US sales peaked at 127,630 Isuzus back in 1986, during the Joe commercials heyday.

In 1999, Isuzu sold 103,629 vehicles as the SUV craziness began to fade.

Isuzu sold just 7098 vehicles here in 2007, falling 17% year over year.

Amazingly, the brand had a core of loyal customers who loved Joe Isuzu.

These buyers are now left holding the bag.

Izusus have long been known for off-a-cliff depreciation, just try to sell/trade one now.

Isuzu promises it will honor warranties and "encourage" its nearly 200 remaining dealers to provide service.

"Isuzu will discontinue the sales of vehicles only. Our parts and service operation will remain fully functional,"
"We expect the vast majority of our dealers will continue as service-only."
Terry Maloney, President, of Isuzu North America

Joe Isuzu, I believe you.

Culture Gap

The demise of Isuzu also illustrates a problem of corporate cultural inflexibility in global markets. Even Toyota could learn something here.

Isuzu, headquartered in Tokyo, despite the clever ad campaigns, never bridged the culture gap with American consumers. Look at the english-as-a-second-language content of corporate websites.

GM and Isuzu are longtime collaborators, GM began investing in 1971. By 1999 GM held 49%, which should have been more than enough to control the company.

But the Japanese legal and business culture resisted stubbornly, and GM, unable to install American executives, could only concede defeat, pulling the plug in 2001.

Recent US executive defections from Toyota show the persistence of this problem in Asia.

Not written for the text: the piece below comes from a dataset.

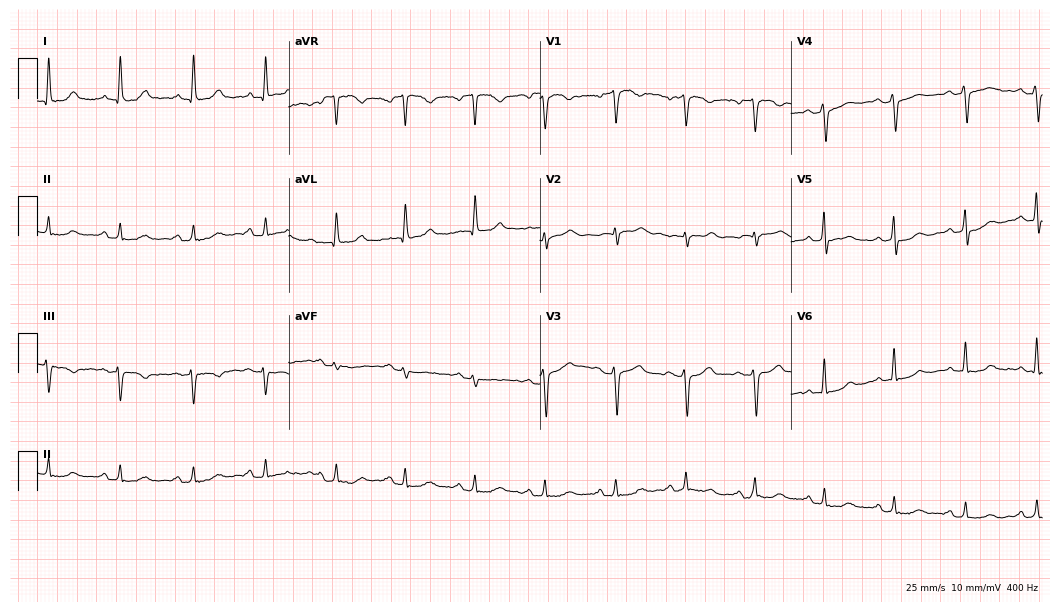
Electrocardiogram, a 54-year-old male. Of the six screened findings (first-degree AV block, right bundle branch block, left bundle branch block, sinus bradycardia, atrial fibrillation, sinus tachycardia), none is recorded.
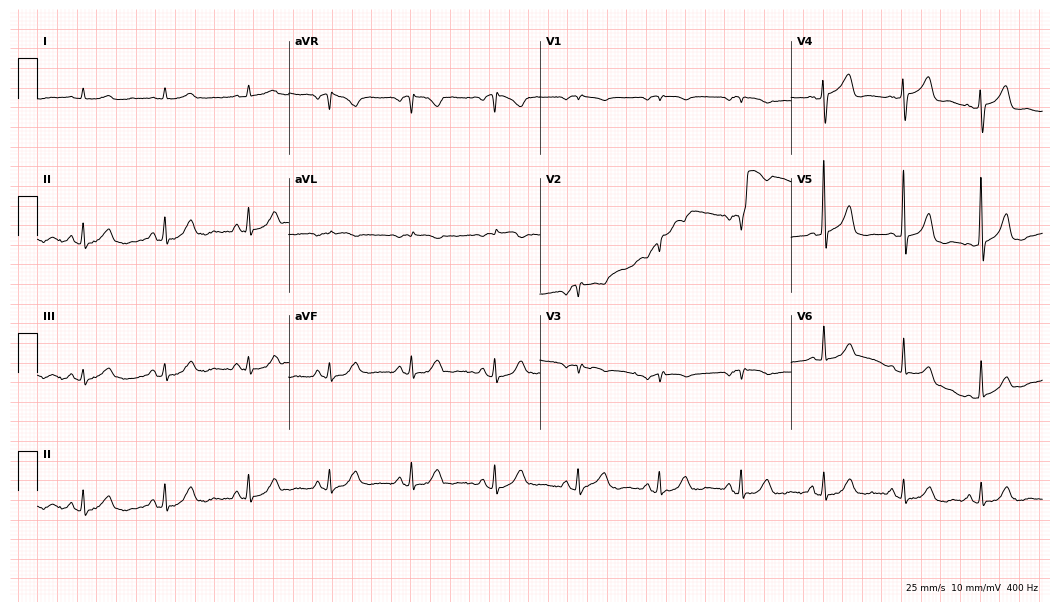
Resting 12-lead electrocardiogram. Patient: a male, 77 years old. Read as a normal ECG.

The attack from Consumer Reports, which rated second generation (1995-1997) Trooper models "Not Acceptable" due to agressive roll over testing, also hurt Isuzu.

Isuzu products, Ascender SUVs and i-series pickups, were blatantly rebadged Chevrolet TrailBlazer/GMC Envoy, and Chevrolet Colorado/GMC Canyon.

As these dogs approached the end of their lifespans, the company had no product. How was this a "suprise?"

Isuzu is primarily a manufacturer of medium duty commercial trucks. They are also an experienced small diesel manufacturer.

Toyota has acquired 6% of Isuzu, anticipating the coming small turbo-diesel boom.

So don't cry for Joe Isuzu, the lovable liar.

One canary has toppled in the mineshaft. Who is next?